### WHAT TO DO
If a line in the entries below includes the string "Incidenza", copy it out.

### LISTED RECORDS
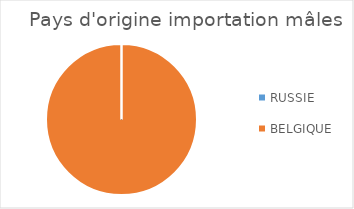
| Category | Series 0 |
|---|---|
| RUSSIE | 0 |
| BELGIQUE | 1 |
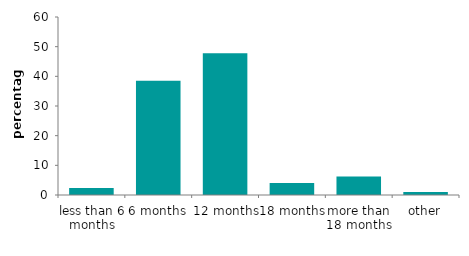
| Category | Series 0 |
|---|---|
| less than 6 months | 2.387 |
| 6 months | 38.533 |
| 12 months | 47.81 |
| 18 months | 4.038 |
| more than 18 months | 6.211 |
| other | 1.021 |
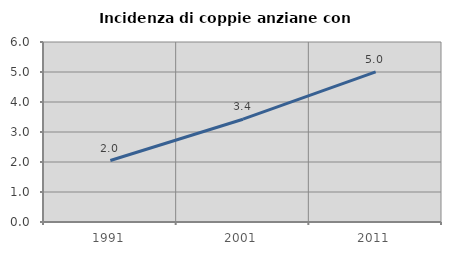
| Category | Incidenza di coppie anziane con figli |
|---|---|
| 1991.0 | 2.049 |
| 2001.0 | 3.426 |
| 2011.0 | 5.007 |
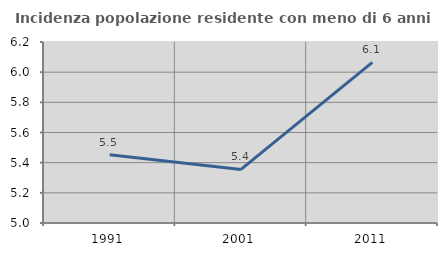
| Category | Incidenza popolazione residente con meno di 6 anni |
|---|---|
| 1991.0 | 5.452 |
| 2001.0 | 5.355 |
| 2011.0 | 6.065 |
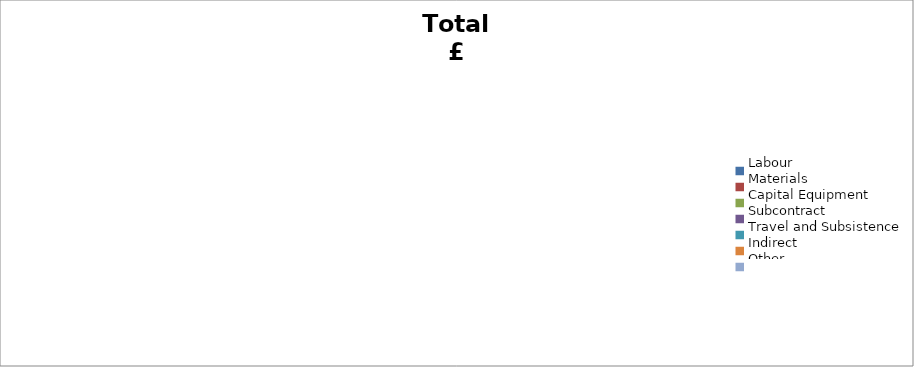
| Category | Total
£ |
|---|---|
| Labour | 0 |
| Materials | 0 |
| Capital Equipment | 0 |
| Subcontract | 0 |
| Travel and Subsistence | 0 |
| Indirect | 0 |
| Other | 0 |
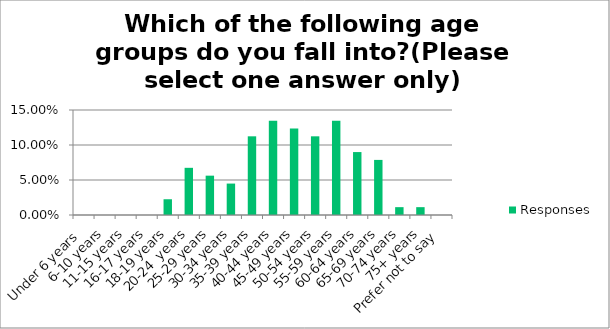
| Category | Responses |
|---|---|
| Under 6 years | 0 |
| 6-10 years | 0 |
| 11-15 years | 0 |
| 16-17 years | 0 |
| 18-19 years | 0.022 |
| 20-24  years | 0.067 |
| 25-29 years | 0.056 |
| 30-34 years | 0.045 |
| 35-39 years | 0.112 |
| 40-44 years | 0.135 |
| 45-49 years | 0.124 |
| 50-54 years | 0.112 |
| 55-59 years | 0.135 |
| 60-64 years | 0.09 |
| 65-69 years | 0.079 |
| 70-74 years | 0.011 |
| 75+ years | 0.011 |
| Prefer not to say | 0 |
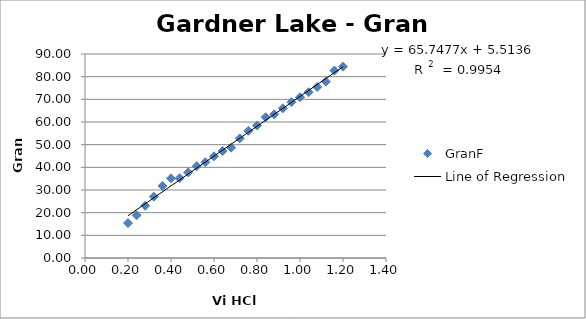
| Category | GranF |
|---|---|
| 0.2 | 15.425 |
| 0.24 | 18.856 |
| 0.28 | 23.049 |
| 0.32 | 27.069 |
| 0.36 | 31.791 |
| 0.4 | 35.163 |
| 0.44 | 35.191 |
| 0.48 | 37.772 |
| 0.52 | 40.543 |
| 0.56 | 42.231 |
| 0.6 | 44.878 |
| 0.64 | 47.216 |
| 0.68 | 48.693 |
| 0.72 | 52.79 |
| 0.76 | 56.098 |
| 0.8 | 58.434 |
| 0.84 | 62.096 |
| 0.88 | 63.4 |
| 0.92 | 66.04 |
| 0.96 | 68.789 |
| 1.0 | 70.939 |
| 1.04 | 73.157 |
| 1.08 | 75.444 |
| 1.12 | 77.803 |
| 1.16 | 82.678 |
| 1.2 | 84.415 |
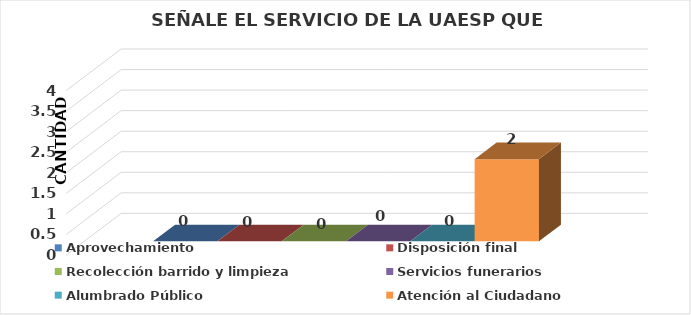
| Category | Aprovechamiento | Disposición final | Recolección barrido y limpieza | Servicios funerarios | Alumbrado Público | Atención al Ciudadano |
|---|---|---|---|---|---|---|
| 0 | 0 | 0 | 0 | 0 | 0 | 2 |
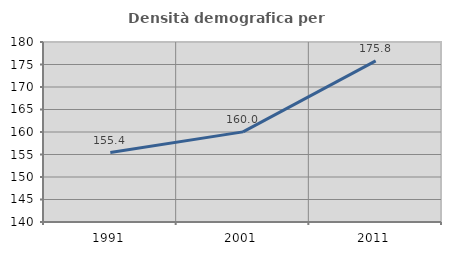
| Category | Densità demografica |
|---|---|
| 1991.0 | 155.439 |
| 2001.0 | 160.025 |
| 2011.0 | 175.796 |
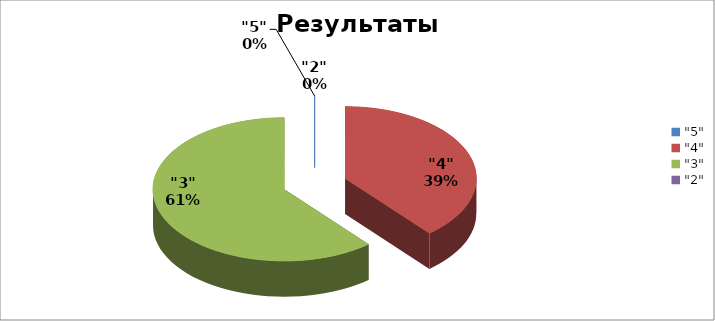
| Category | Series 0 |
|---|---|
| "5" | 0 |
| "4" | 0.389 |
| "3" | 0.611 |
| "2" | 0 |

### EXPECTED ANSWER
| Category | Incidenza di coppie anziane con figli |
| Category | Incidenza popolazione residente con meno di 6 anni |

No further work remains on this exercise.